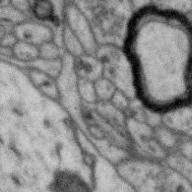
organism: Zebra finch
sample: Brain
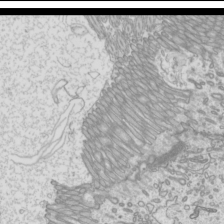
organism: Mouse
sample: Cilia; mouse epididymis
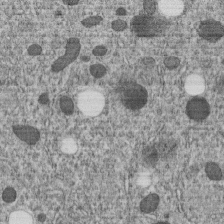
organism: C. elegans
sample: C. elegans embryo early stage
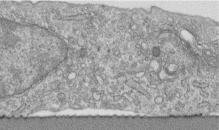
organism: Human
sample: Centriole in fibroblast cells
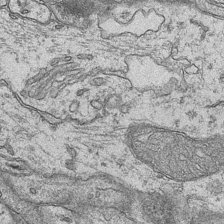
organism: Mouse
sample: CA1 Hippocampus
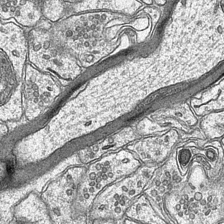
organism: Mouse
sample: CA1 Hippocampus
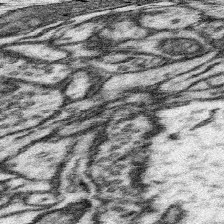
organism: Mouse
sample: Somatosensory cortex neuropil
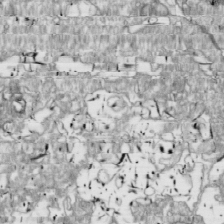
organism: Drosophila
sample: Cell division; meiosis; drosophila spermatocytes
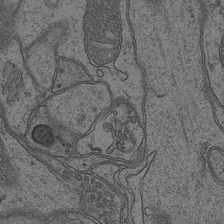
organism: Mouse
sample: CA1 Hippocampus
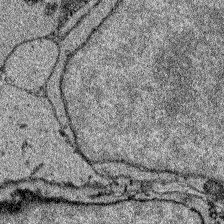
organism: Zebrafish
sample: Larval olfactory bulb
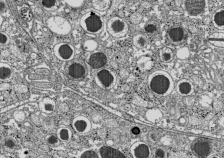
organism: C57BL Mouse
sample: Pancreatic islet
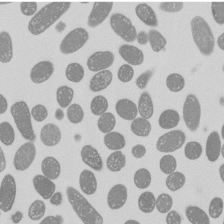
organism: E. coli
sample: Bacterial nucleoid
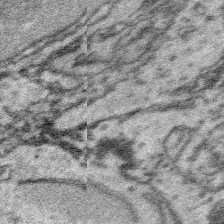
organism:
▬▬▬▬▬▬
**WHAT YOU HAVE TO DO**
Reproduce the listing exactly, minus its pictures.

**TASK ANSWER**
organism: Zebra finch
sample: Brain
organism: Mouse
sample: Cilia; mouse epididymis
organism: C. elegans
sample: C. elegans embryo early stage
organism: Human
sample: Centriole in fibroblast cells
organism: Mouse
sample: CA1 Hippocampus
organism: Mouse
sample: CA1 Hippocampus
organism: Mouse
sample: Somatosensory cortex neuropil
organism: Drosophila
sample: Cell division; meiosis; drosophila spermatocytes
organism: Mouse
sample: CA1 Hippocampus
organism: Zebrafish
sample: Larval olfactory bulb
organism: C57BL Mouse
sample: Pancreatic islet
organism: E. coli
sample: Bacterial nucleoid
organism:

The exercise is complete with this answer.